3. What can be done about it?
(See the annotated list)
Journalists who reported this story are among the “freedom fighters” so it is they are featured here in the picture post: Don Roberts and Jemima Kiss.
“Washington Bureau chief
Dan Roberts is the Guardian's Washington Bureau chief, covering politics and US national affairs. Previously, he worked as the national editor in London and was head of business
Head of technology
Jemima Kiss joined the Guardian in 2006 and covers big tech businesses, startups and technology trends. She is a permanent fixture on the Tech Weekly podcast and sits on the British Journalism Review editorial board. A proud graduate of Dartington College of Arts, Jemima has covered technology and media online since 2002.”
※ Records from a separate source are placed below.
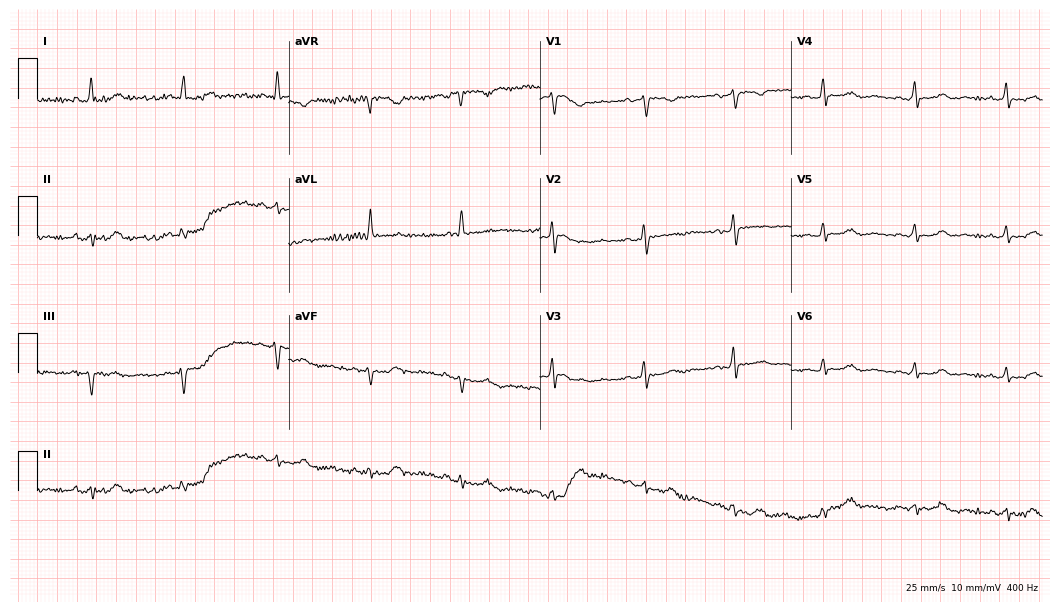
12-lead ECG (10.2-second recording at 400 Hz) from a 72-year-old female patient. Labelled as a normal ECG.
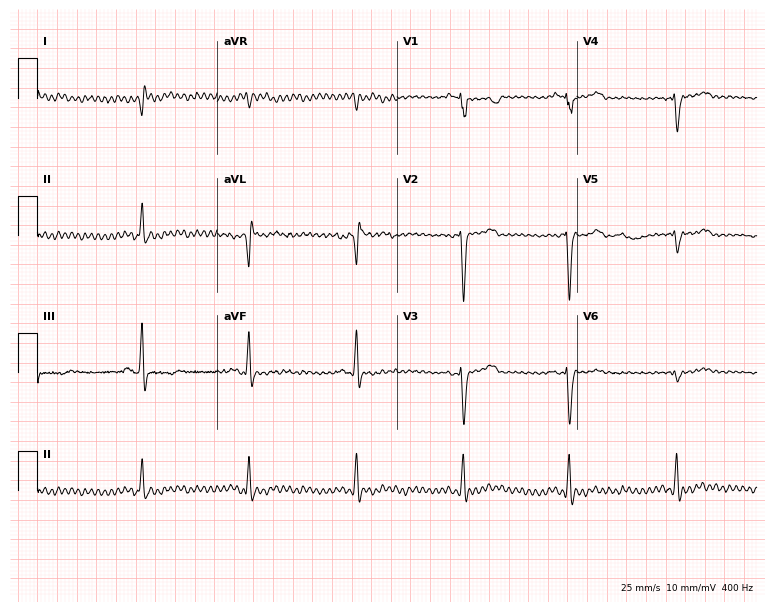
Standard 12-lead ECG recorded from a 68-year-old male patient. None of these six findings is recorded: first-degree AV block, right bundle branch block, left bundle branch block, sinus bradycardia, atrial fibrillation, sinus tachycardia. Only these six findings were labelled.
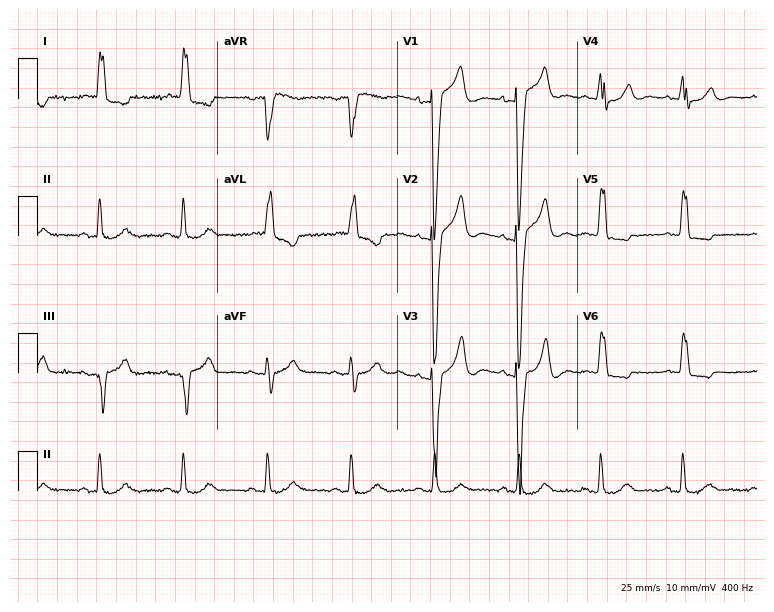
12-lead ECG from a 78-year-old woman. Findings include left bundle branch block.
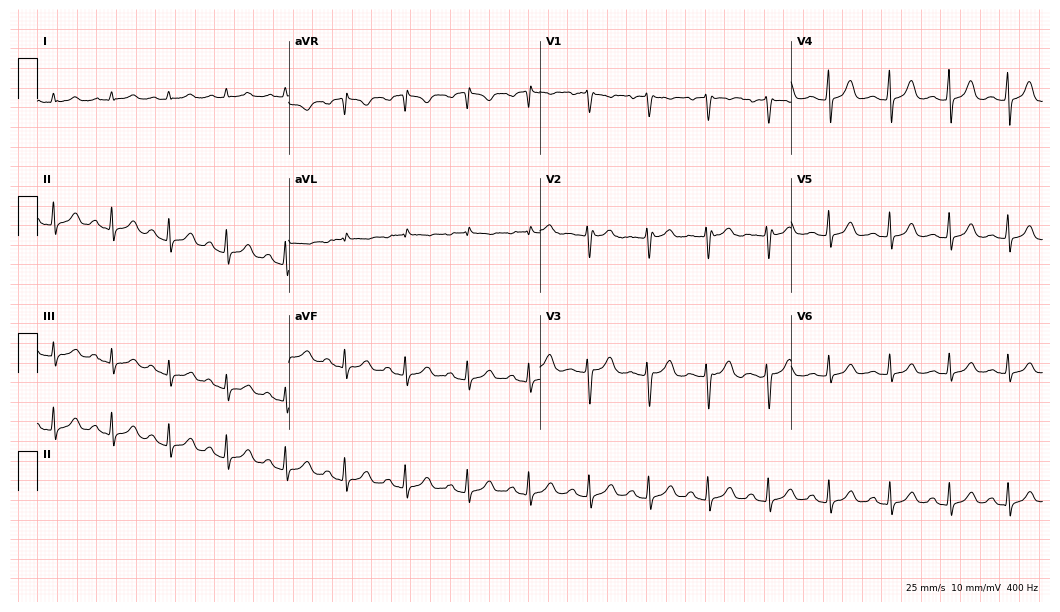
Electrocardiogram (10.2-second recording at 400 Hz), a 38-year-old woman. Overall reading on record: normal ECG.
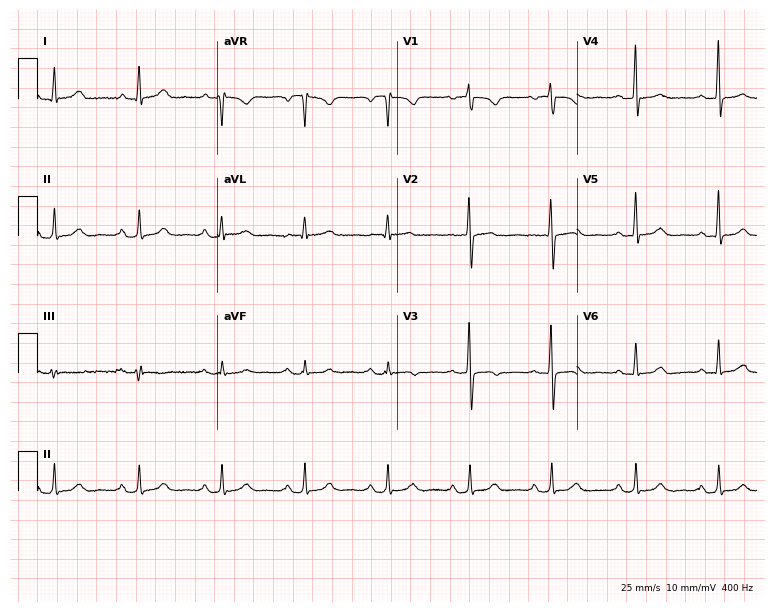
12-lead ECG from a 59-year-old female patient. Screened for six findings — first-degree AV block, right bundle branch block (RBBB), left bundle branch block (LBBB), sinus bradycardia, atrial fibrillation (AF), sinus tachycardia — none is recorded. Findings outside these six are not listed.
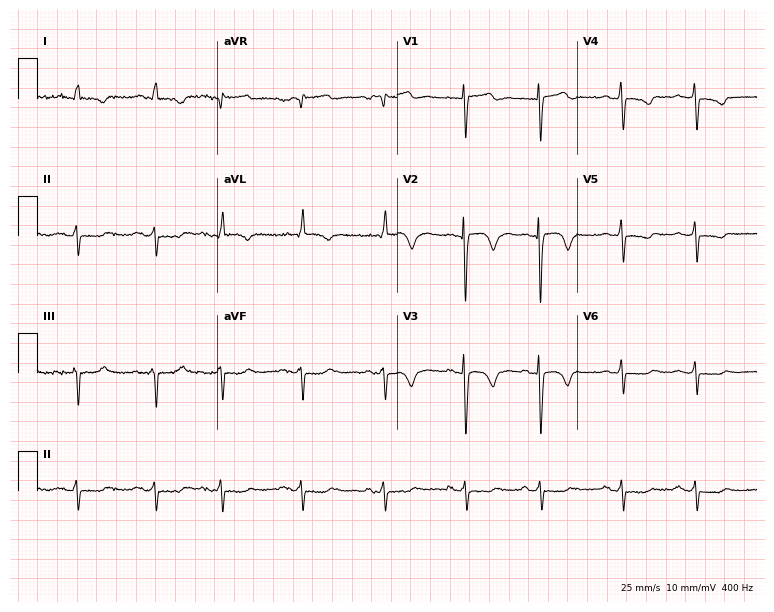
Standard 12-lead ECG recorded from a male patient, 73 years old. None of these six findings is recorded: first-degree AV block, right bundle branch block, left bundle branch block, sinus bradycardia, atrial fibrillation, sinus tachycardia. Findings outside these six are not listed.
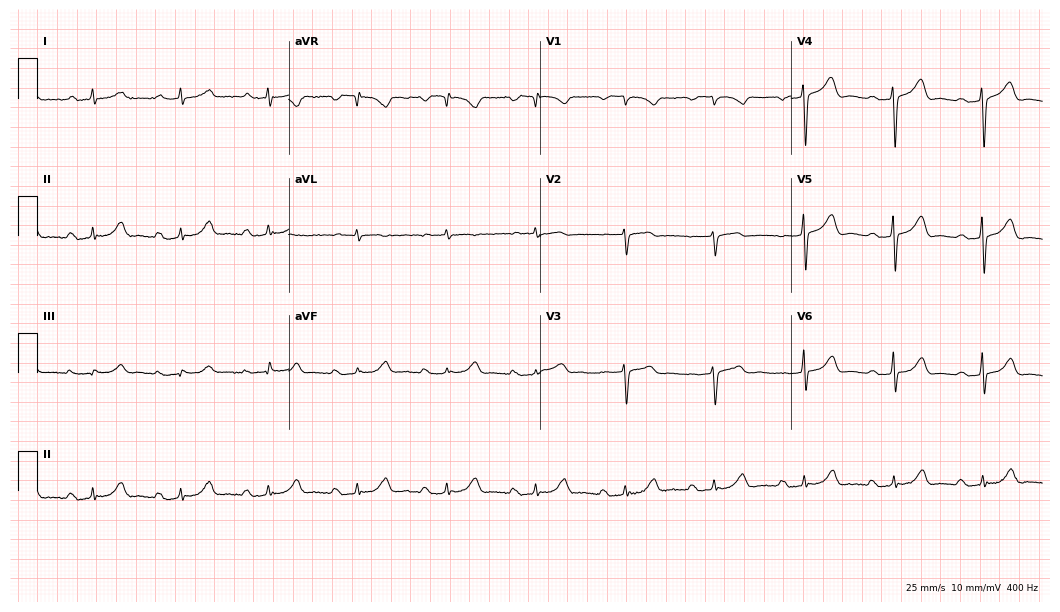
ECG — a 79-year-old female patient. Labelled as a normal ECG.
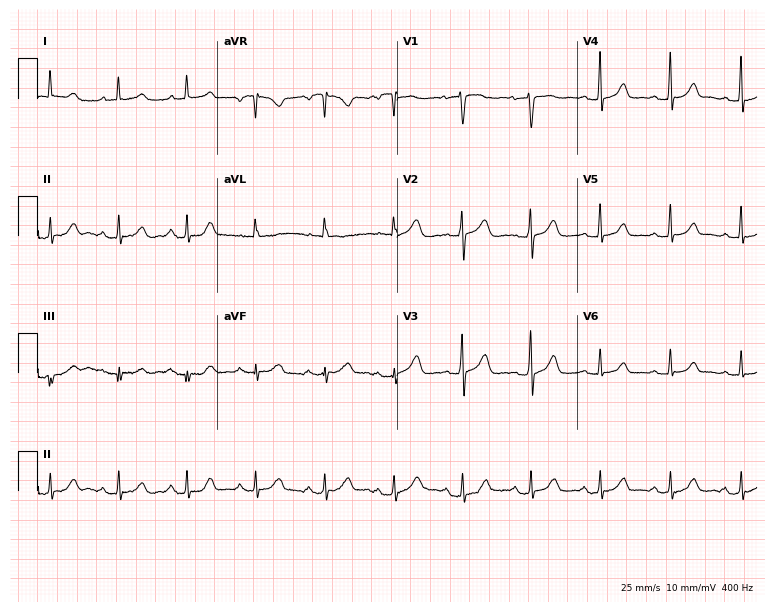
ECG — a female, 59 years old. Labelled as a normal ECG.
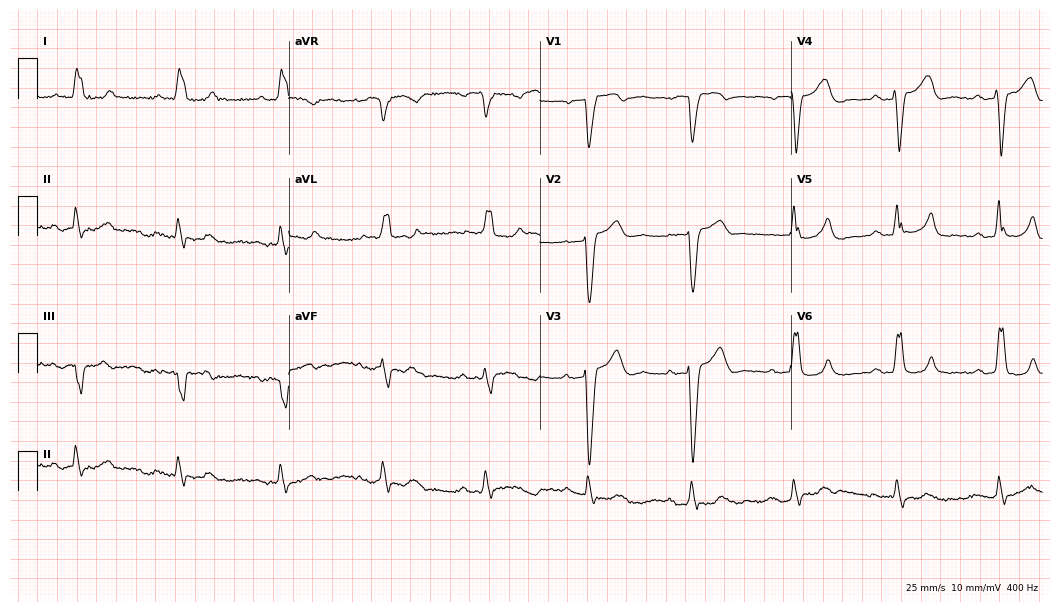
12-lead ECG (10.2-second recording at 400 Hz) from a woman, 73 years old. Screened for six findings — first-degree AV block, right bundle branch block, left bundle branch block, sinus bradycardia, atrial fibrillation, sinus tachycardia — none is recorded.
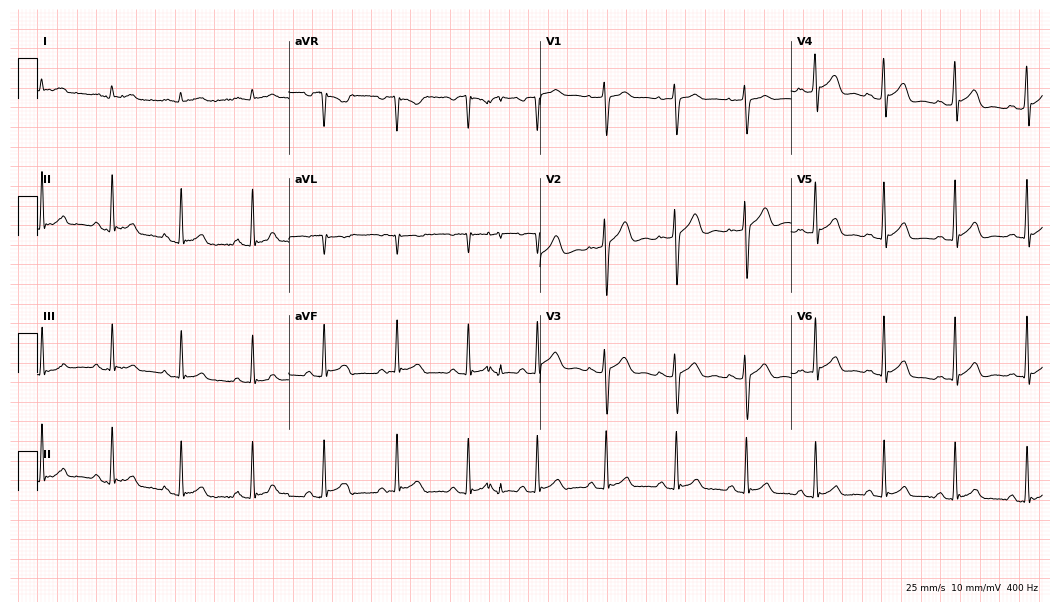
ECG (10.2-second recording at 400 Hz) — a male, 22 years old. Screened for six findings — first-degree AV block, right bundle branch block, left bundle branch block, sinus bradycardia, atrial fibrillation, sinus tachycardia — none is recorded. Only these six findings were labelled.
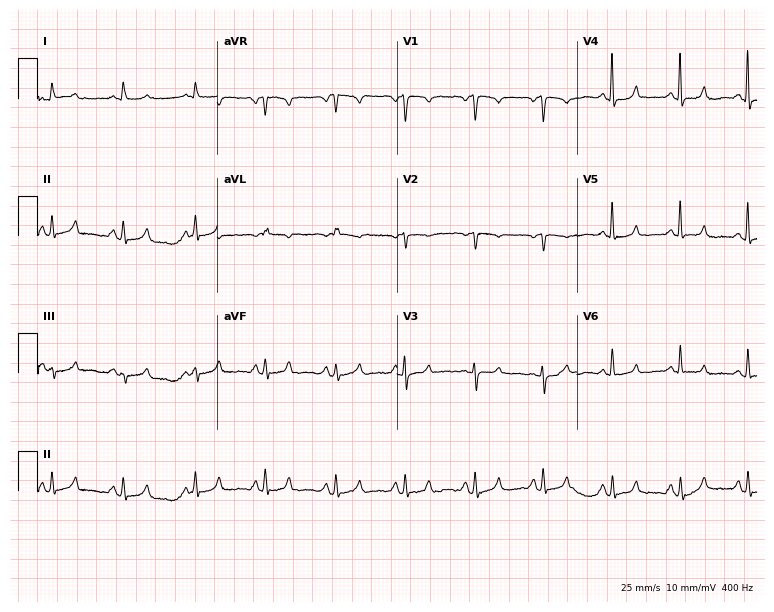
Standard 12-lead ECG recorded from a 65-year-old female (7.3-second recording at 400 Hz). None of these six findings is recorded: first-degree AV block, right bundle branch block (RBBB), left bundle branch block (LBBB), sinus bradycardia, atrial fibrillation (AF), sinus tachycardia.
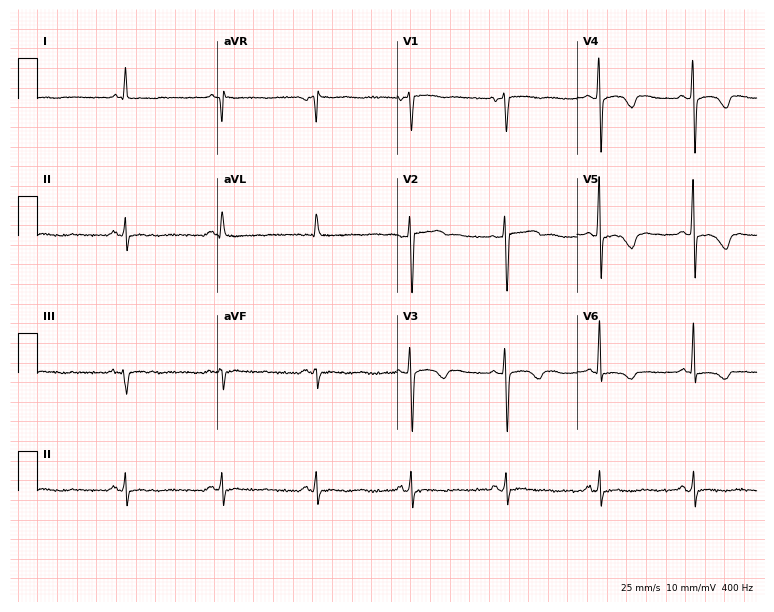
ECG — a 64-year-old woman. Screened for six findings — first-degree AV block, right bundle branch block, left bundle branch block, sinus bradycardia, atrial fibrillation, sinus tachycardia — none is recorded. Findings outside these six are not listed.
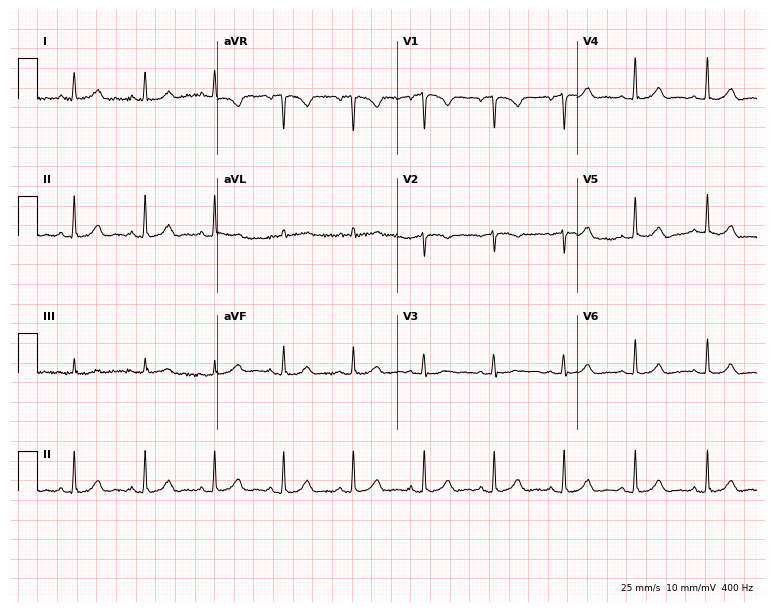
12-lead ECG (7.3-second recording at 400 Hz) from a woman, 40 years old. Screened for six findings — first-degree AV block, right bundle branch block (RBBB), left bundle branch block (LBBB), sinus bradycardia, atrial fibrillation (AF), sinus tachycardia — none is recorded.
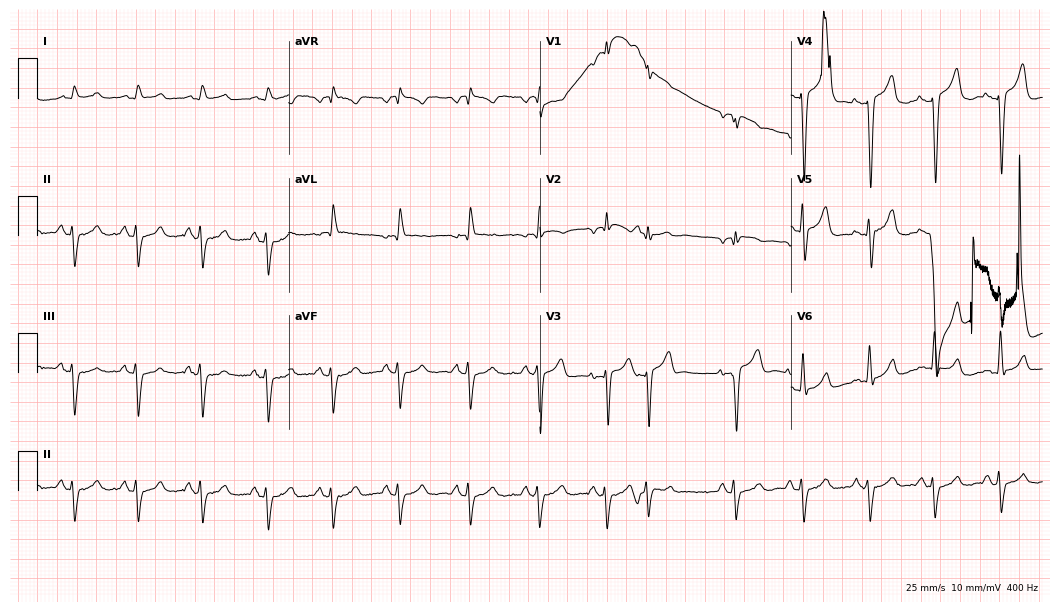
12-lead ECG from a 72-year-old male. No first-degree AV block, right bundle branch block (RBBB), left bundle branch block (LBBB), sinus bradycardia, atrial fibrillation (AF) or sinus tachycardia recorded for this tracing. Only these six findings were labelled.
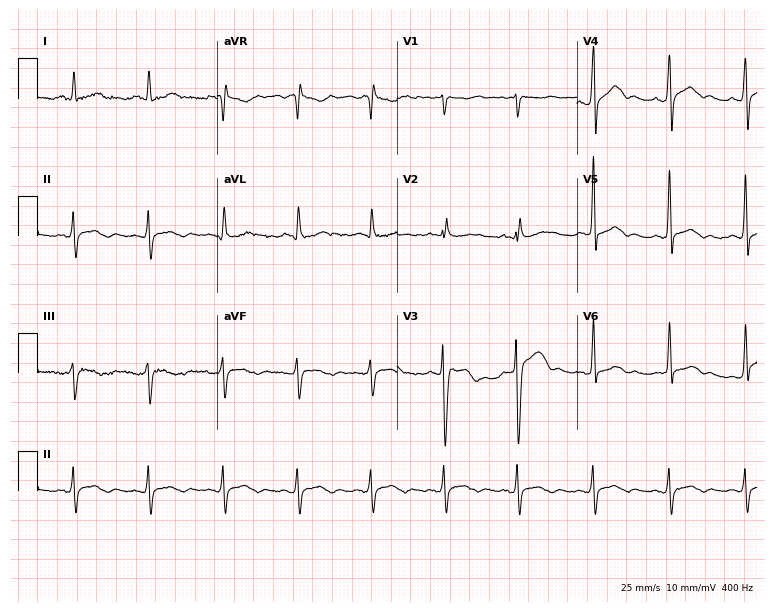
Electrocardiogram (7.3-second recording at 400 Hz), a 34-year-old male. Of the six screened findings (first-degree AV block, right bundle branch block, left bundle branch block, sinus bradycardia, atrial fibrillation, sinus tachycardia), none is recorded.
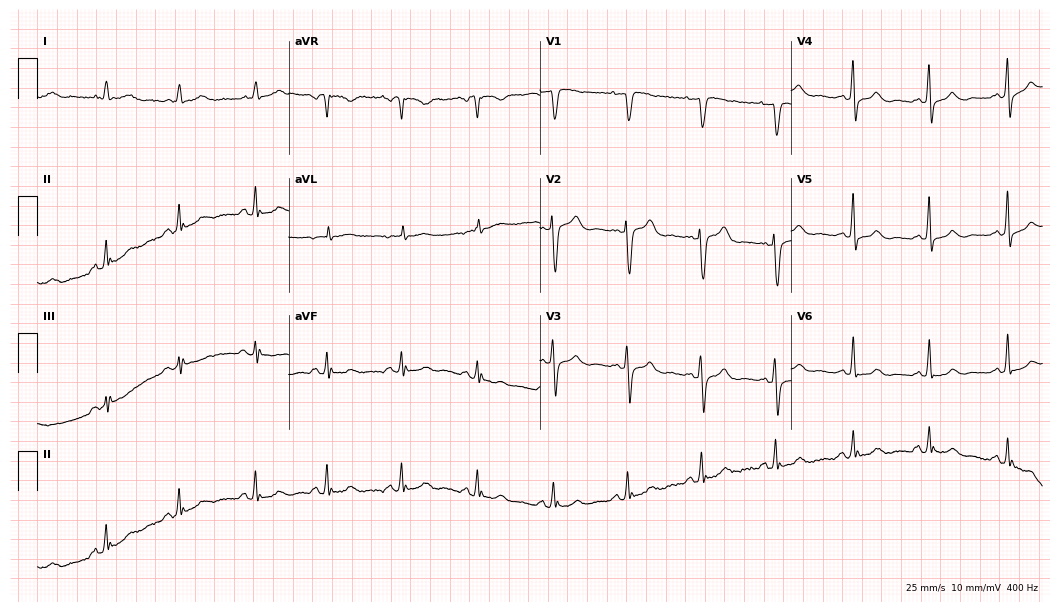
Electrocardiogram (10.2-second recording at 400 Hz), a 67-year-old woman. Overall reading on record: normal ECG.

According to their report, industry tech media giants believe that reforms in the law are required to “restore the public’s trust in the internet.” Surveillance, as many believe, has exploited freedom and makes innocent citizens victims of abusive government power.
Since “We the People” are supposed to be in charge here, how can this abuse happen? Did it happen because Congress enacted abusive legislation that was approved by the President? Did it happen because the Court turned a blind eye? Did it happen because the executive branch is out of control? Did it happen because hidden forces inside government have exceeded their authority?
Without these corporate giants aligning to pressure government, how does one citizen confront the alleged abuses about which we know little? Abusive power of government is brought to light by journalists reporting the story. Again and again, the best reporting is coming from The Guardian, a bold force in journalism now operating in the Nation’s capital.
“AOL, Twitter, Yahoo, Microsoft, Facebook, Google, Apple and LinkedIn to call for reforms to restore the public's trust in the internet
Dan Roberts in Washington and Jemima Kiss in London
theguardian.com, Monday 9 December 2013 05.26 EST
AOL, Twitter, Yahoo, Microsoft, Facebook, Google, Apple and LinkedIn say: 'The balance in many countries has tipped too far in favour of the state and away from the rights of the individual'
The world's leading technology companies have united to demand sweeping changes to US surveillance laws, urging an international ban on bulk collection of data to help preserve the public's “trust in the internet”.
In their most concerted response yet to disclosures by the National Security Agency whistleblower Edward Snowden, Apple, Google, Microsoft, Facebook, Yahoo, LinkedIn, Twitter and AOL will publish an open letter to Barack Obama and Congress on Monday, throwing their weight behind radical reforms already proposed by Washington politicians.
“The balance in many countries has tipped too far in favour of the state and away from the rights of the individual – rights that are enshrined in our constitution,” urges the letter signed by the eight US-based internet giants. “This undermines the freedoms we all cherish. It’s time for change.””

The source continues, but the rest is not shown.